The user does not enter the virtual world. The virtual world is instantiated in the user's perceptual image.
[Update 23 Nov 2022]
Videogames do not allow players to step into virtual worlds, but they do allow players to actively perceive and interpret screen imagery, digital sounds, and haptic interfaces as if these things constitute an extended world of virtual bodies and objects (Keogh 2018 pg. 55).
[End Update 23 Nov 2022]
I don't simply write about wholly-immersive VR displays and equipment when I write about virtual worlds. I also see early 2-D arcade games and even many non-game forms of digital media as examples of virtual environments. These games, graphically primitive by the standards of modern technology, still hold the same qualities of virtuality explored here, although to differing degrees.
Any of these digital games and simulations may affect a human user's sense of proprioception, the sense of the motion and position of one's own body in space. Watch as a car racing game player, without thinking, will lean right or left as they steer, or a Doom (1993) player peer their head around to attempt to peek around a corner (a useless gesture with a 2-D display). These are preconscious movements in reaction to the computer-generated, virtual space, what I've come to term as "cyberkinaesthesia." But, that's a thought for another post.
In an attempt to finally define virtual:
- Is simulated and mediated by digital technologies (computer)
- Is only realized when interfaced with by a person
[Update 23 Nov 2022]
A virtual object is only in "potential" form until the moment it is realized in the mind of an actual person.
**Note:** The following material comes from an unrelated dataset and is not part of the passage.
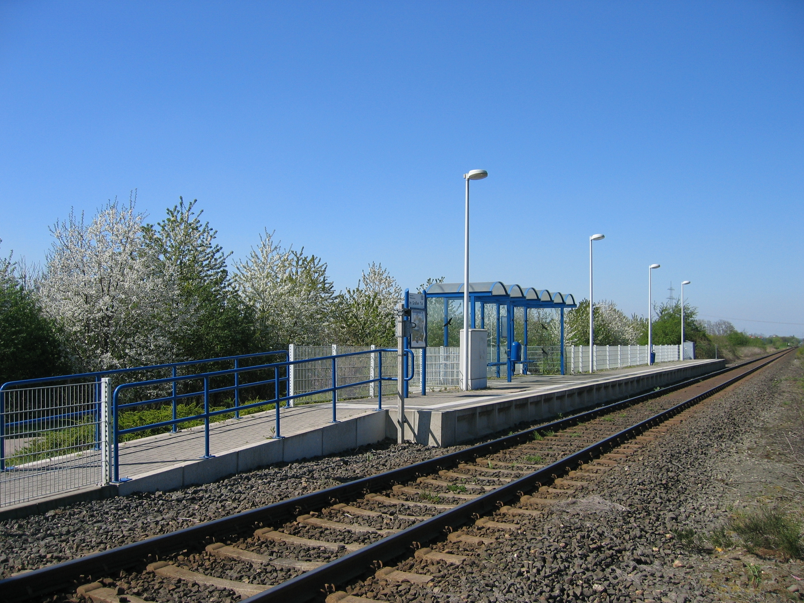 Bahnhof Düren Im Großen Tal an der Bahnstrecke Jülich–Düren

Until then, it is merely so much computer data and maybe lights on an unseen screen. A virtual space and the actual player are co-constituted when the computer and person interface together into a perceptual circuit (system shows game state through audio and visuals; player's senses take in this information; brain processes information and makes decisions; player's body makes movements through system's input device; system creates new game state based on player input). "Neither the player nor the videogame comes first; each is created and mediated by the circuit" (Keogh 2018 pg. 41).
[End Update 23 Nov 2022]
And thus, a virtual space:
- Is simulated and mediated by digital technologies (computers)
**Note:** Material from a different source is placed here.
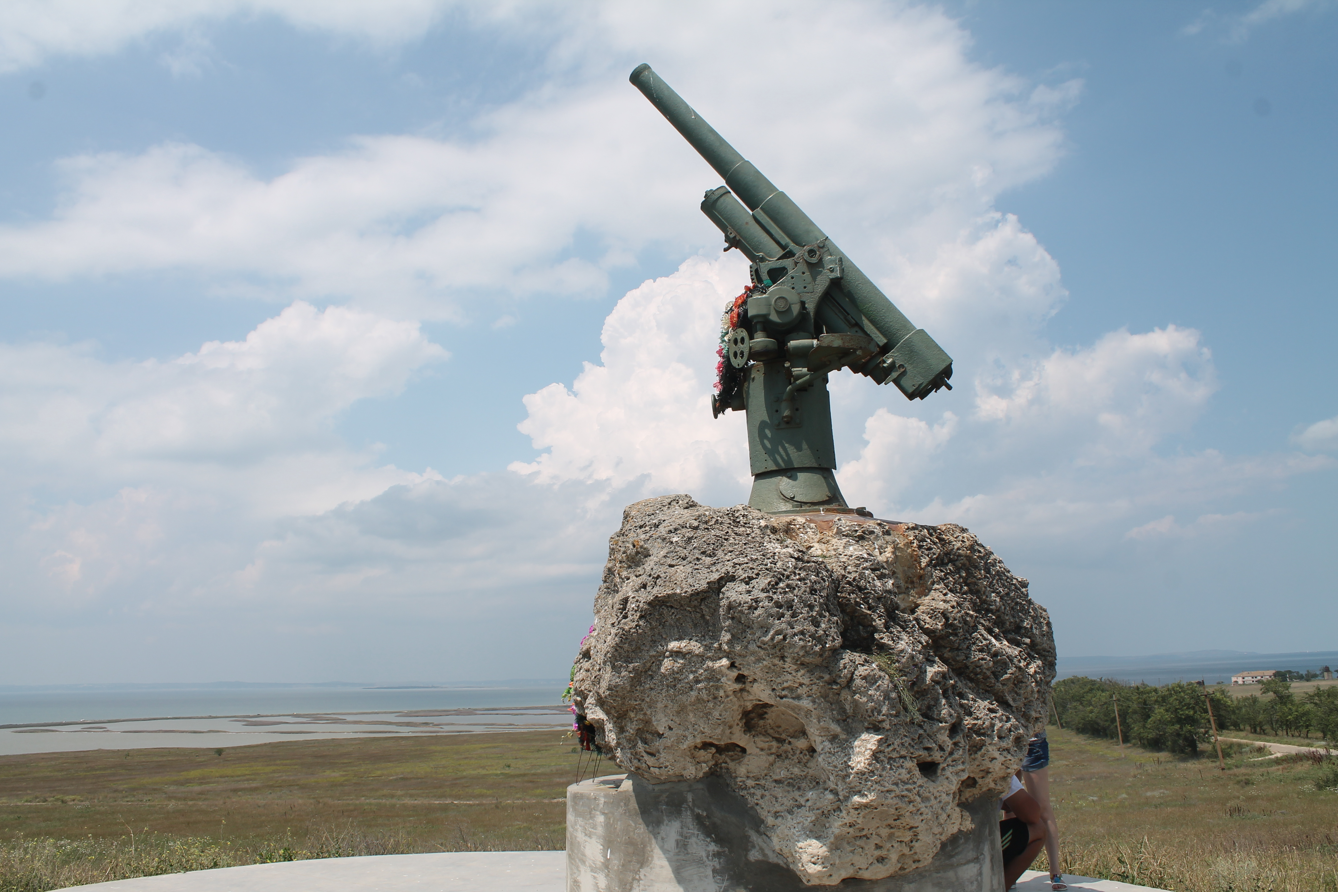 Памятник советским десантникам погибшим в 1943-1944 годах на водах Керченского пролива и Таманского залива в битве за Крым

- Has geometry (dimensionality, metrics, and extents)
- Conveys a sense of spatiality when realized by a person
This includes other forms of digital media, such as web pages, interactive fiction, and videoconferencing software. There are many virtual spaces in cyberspace, just no actual spaces.
Bringing it all back to Boellstorff, a virtual world:
- Is simulated and mediated by digital technologies (computers)
- Has a virtual environment (see below)
- Is enabled by online technologies
- Conveys a sense of spatiality when realized by multiple persons
Has a field of action within a geometry that is defined by its dimensionality, metrics, and extents Is populated by content, objects at specific positions within the geometry Is moderated by dynamics that determine the rules of interaction within the environment
Note that a virtual environment is a database of parameters that defines a specific virtual place. A VE "is not, by itself, associated with the user... until it is put into action and interfaced with the user" (2006 pg. 528). We can speak of a VE whether or not it has been realized by a person.